Schrittmacher lässt Henry Schramms Herz wieder stabil schlagen

Nach gefährlich langen Herzpausen erhielt der Bezirkstagspräsident am Klinikum Kulmbach ein hochmodernes Schrittmachersystem – mit schnellem Erfolg.

Hochmoderner Herzschrittmacher am Klinikum Kulmbach erfolgreich implantiert

Am Klinikum Kulmbach ist einem prominenten Patienten ein komplexer kardiologischer Eingriff erfolgreich durchgeführt worden. Bezirkstagspräsident und Kulmbacher Ehrenbürger Henry Schramm erhielt in der Kardiologie einen modernen CRT-P-Herzschrittmacher. Der Eingriff wurde von einem spezialisierten Team vorgenommen und verdeutlicht die medizinische Leistungsfähigkeit des Klinikums Kulmbach im Bereich der Herzmedizin.

Langjährige Herzerkrankung und aktuelle Diagnose

Henry Schramm blickt auf eine lange medizinische Vorgeschichte zurück.
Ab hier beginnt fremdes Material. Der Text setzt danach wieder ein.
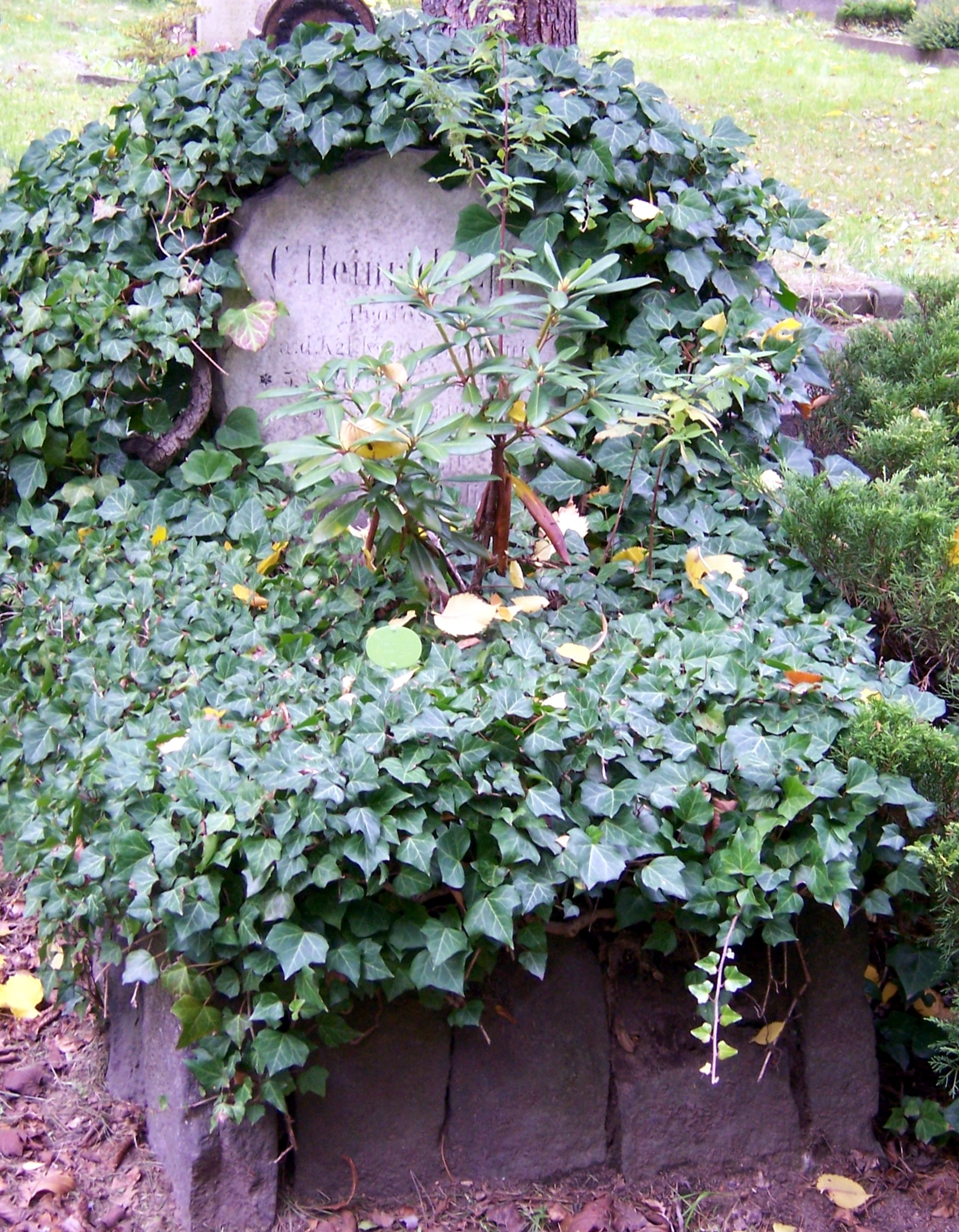 Grab des deutschen Bildhauers Heinrich Epler auf dem Johannisfriedhof in Dresden.

Bereits 2009 musste er sich einer größeren Herzoperation unterziehen, zehn Jahre später folgte ein weiterer Eingriff. Trotz stabiler Phasen kam es immer wieder zu gesundheitlichen Problemen. Im November dieses Jahres wurden schließlich gefährliche Herzrhythmusstörungen festgestellt.
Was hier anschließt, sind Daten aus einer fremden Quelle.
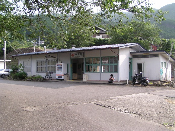 Atashika Station, Kumano, Mie, Japan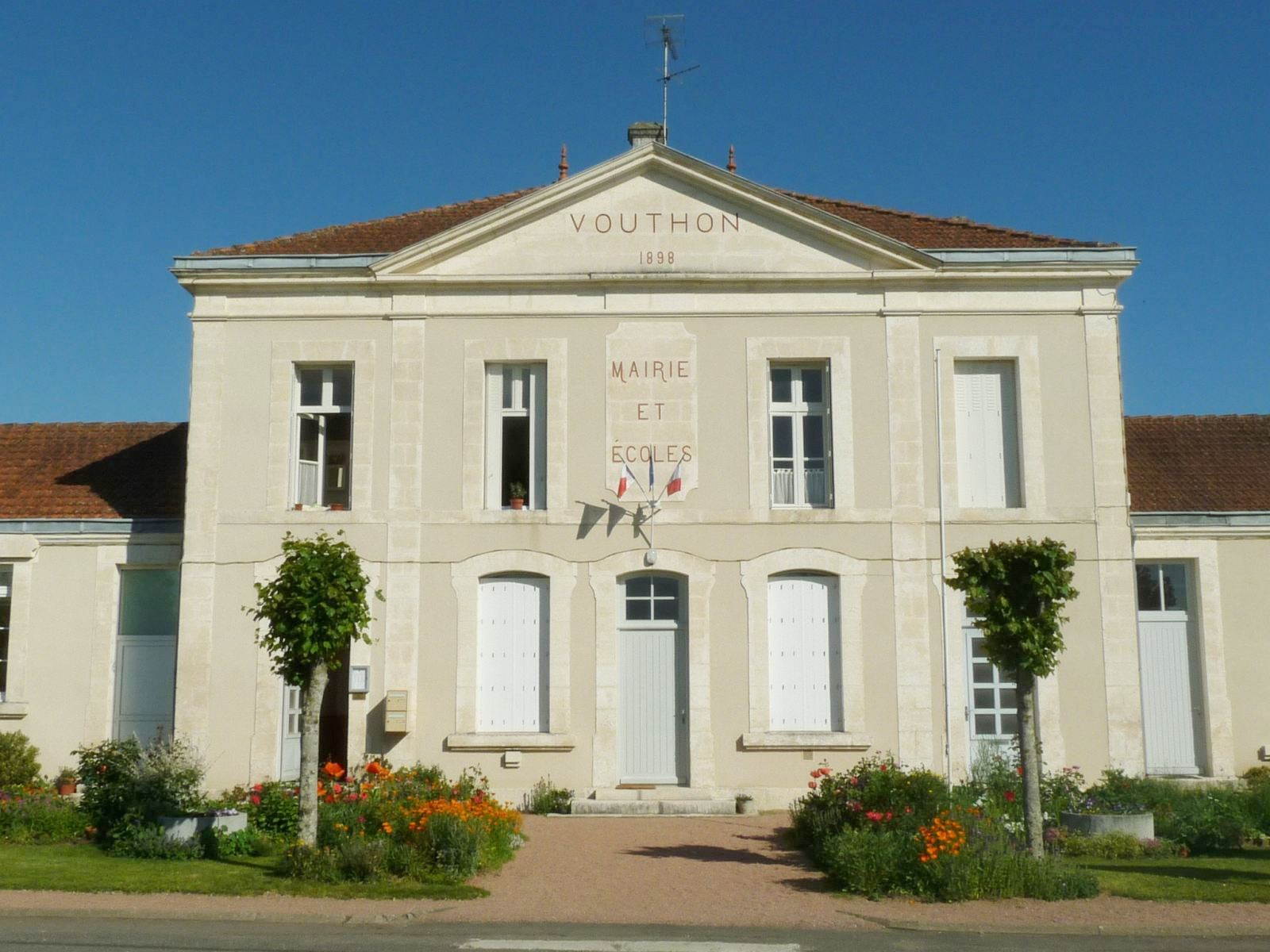 mairie de Vouthon, Charente, France

„Es ist kein Geheimnis. Ich habe 2009 eine große Herzoperation in Neustadt an der Saale hinter mich gebracht“, erzählt Bezirkstagspräsident und Kulmbacher Ehrenbürger Henry Schramm.

„In diesem Jahr hat sich im November herausgestellt, dass ich Herzaussetzer hatte, die zu lang gedauert haben. Das war nach Aussage meiner Ärzte gefährlich.“

Am Klinikum Kulmbach wurde Schramm erneut in der Kardiologie behandelt. Dort schlug der behandelnde Kardiologe Dr. Andreas Brugger eine weiterführende Therapie vor, die noch vor Weihnachten umgesetzt wurde.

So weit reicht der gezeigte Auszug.